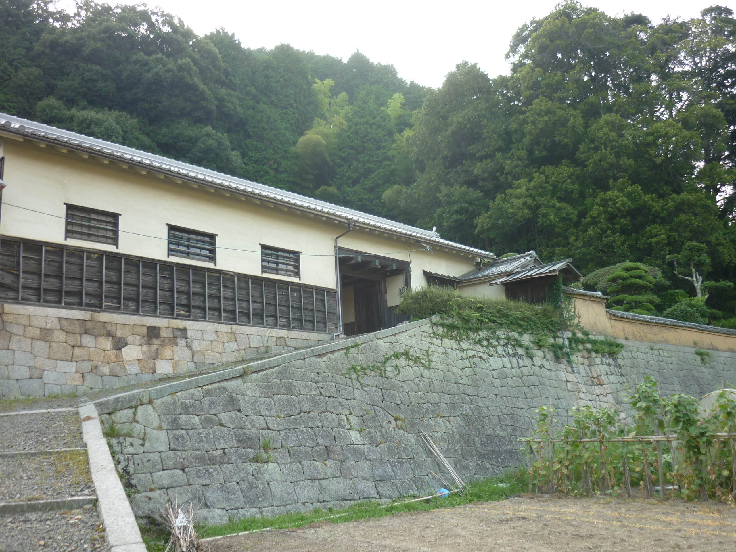 小山田家分家
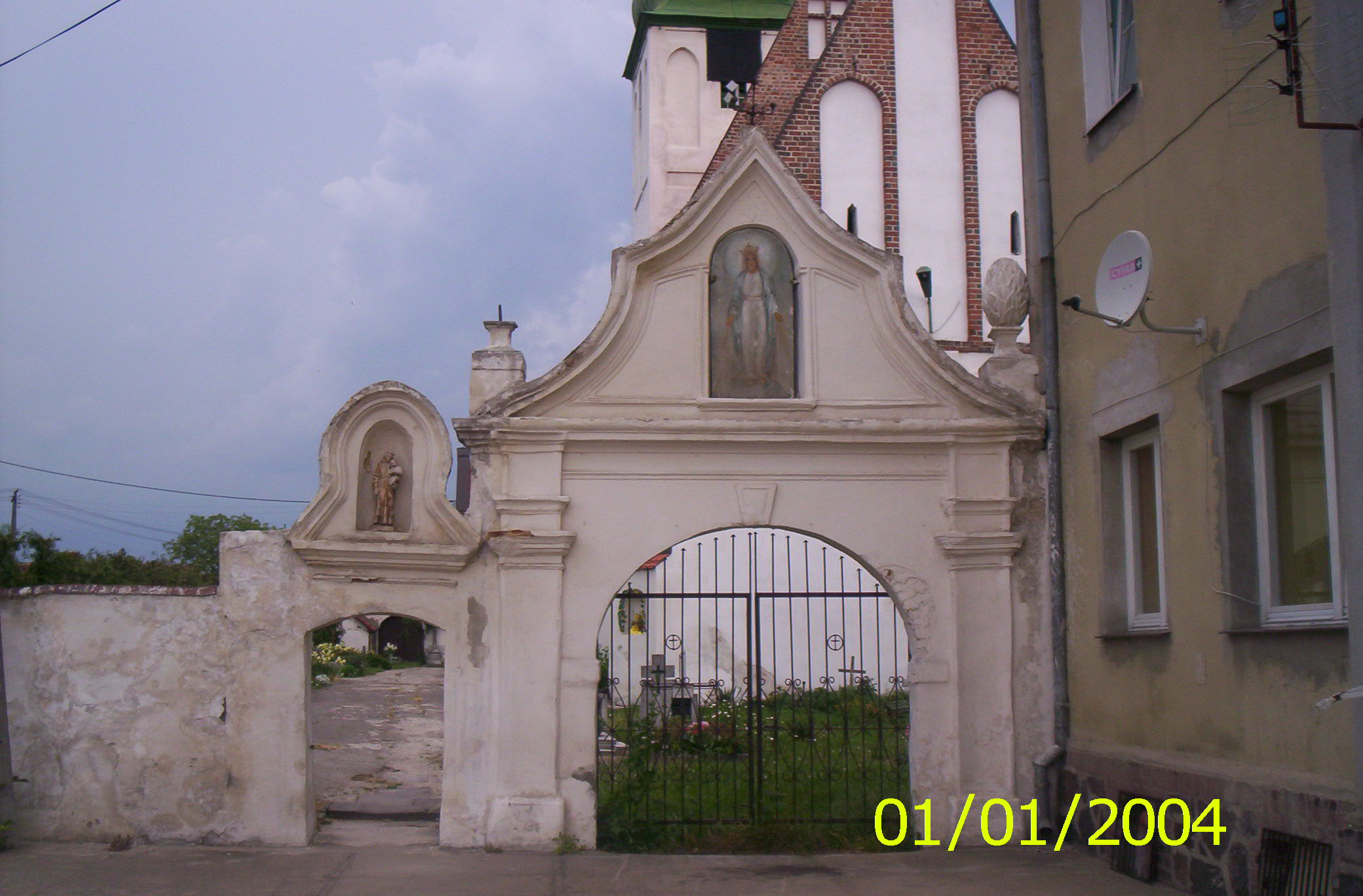 Brama wschodnia kościoła pod wezwaniem św. Michała Archanioła w Kwielicach
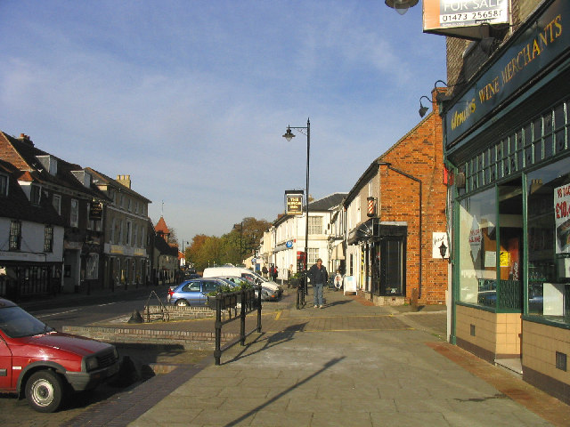 Chipping Ongar, Essex
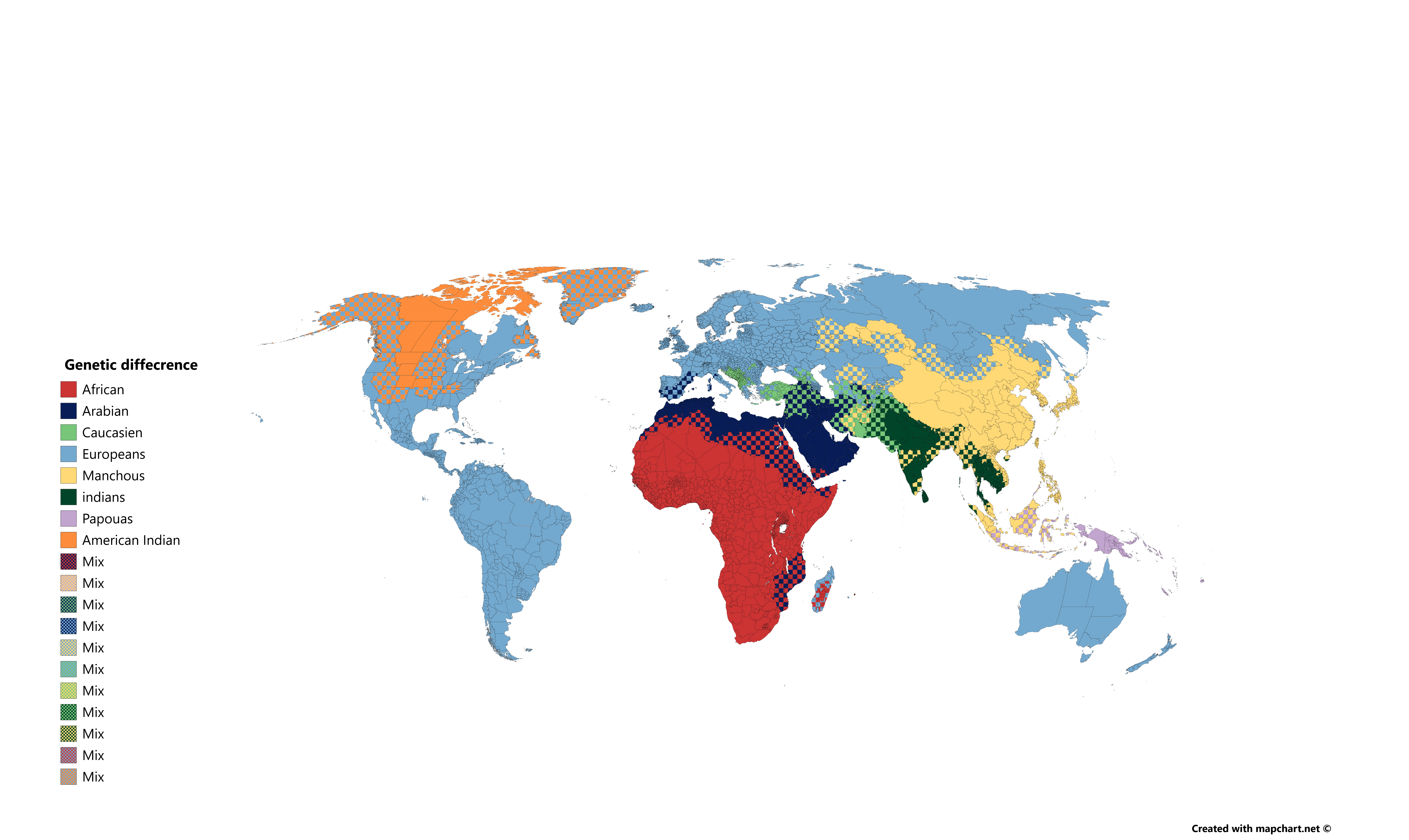 Genetic Difference

-=-=-

• [ABOUT THIS EXERCISE]:
Restate the full listing verbatim and drop every picture.

• [RESULT FOR THIS TASK]:
 小山田家分家
 Brama wschodnia kościoła pod wezwaniem św. Michała Archanioła w Kwielicach
 Chipping Ongar, Essex
 Genetic Difference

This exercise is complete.